Bhagavad Gita 4.42
Spoken by Krishna · Verse 42 of 42
तस्मादज्ञानसम्भूतं हृत्स्थं ज्ञानासिनात्मनः । छित्त्वैनं संशयं योगमातिष्ठोत्तिष्ठ भारत ॥
tasmād ajñāna-sambhūtaṃ hṛt-sthaṃ jñānāsinātmanaḥ | chittvainaṃ saṃśayaṃ yogam ātiṣṭhottiṣṭha bhārata ||
Cut with jñāna's sword this doubt born of ignorance in your heart. Stand in yoga — arise, O Arjuna!
Word by word (3)
- tasmāt ajñāna-sambhūtam hṛt-stham jñāna-asinā ātmanaḥ
- — therefore — cut this doubt born of ignorance, sitting in the heart — with the sword of jñāna of the Self · Tasmāt = therefore (drawing the conclusion from V34-41). Ajñāna-sambhūta = born of ignorance (ajñāna = non-knowledge; sambhūta = born from). Hṛt-stha = situated/sitting in the heart (hṛd = heart; stha = situated/dwelling). The doubt is located: in the heart, not just the mind. Jñāna-asinā = with the sword of jñāna (asi = sword). Ātmanaḥ = of the Self (genitive — the Self's own jñāna, not an imported concept). The Self uses jñāna as its own sword to cut its own heart's doubt.
- chittvā enam saṃśayam yogam ātiṣṭha uttiṣṭha bhārata
- — having cut this doubt — stand in yoga, arise, O descendant of Bharata · Chittvā = having cut (gerund of chid = to cut). Enam = this (the specific doubt of Arjuna's about whether to act). Saṃśayam = doubt. Yogam ātiṣṭha = stand in yoga/establish yourself in yoga (ātiṣṭha = stand upon, take your stand in — ā+sthā). Uttiṣṭha = arise! stand up! (imperative of ut+sthā = to rise up). Bhārata = O descendant of Bharata (Arjuna's royal lineage). The final two words — uttiṣṭha bhārata — echo the battle-field context. Arise, O Arjuna. Not theoretically — now.
- uttiṣṭha — the closing word of Chapter 4
- — arise! — the action-call that closes the entire Jñāna Yoga chapter · Uttiṣṭha (from ut+sthā) = to arise, to stand up, to rise from inaction.
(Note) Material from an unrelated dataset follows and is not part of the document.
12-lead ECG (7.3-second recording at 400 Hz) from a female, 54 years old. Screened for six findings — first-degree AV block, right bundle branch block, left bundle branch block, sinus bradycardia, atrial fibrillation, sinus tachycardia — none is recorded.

This is the same call that echoes across the Gita whenever Arjuna slips back into inaction: Ch.11.33 (uttiṣṭha), Ch.3.30 (yudhyasva), Ch.2.3 (uttiṣṭha). The Gita's teaching always resolves in action — not passive contemplation but engaged, knowing action. Jñāna does not produce withdrawal; it produces the most grounded, unbound action.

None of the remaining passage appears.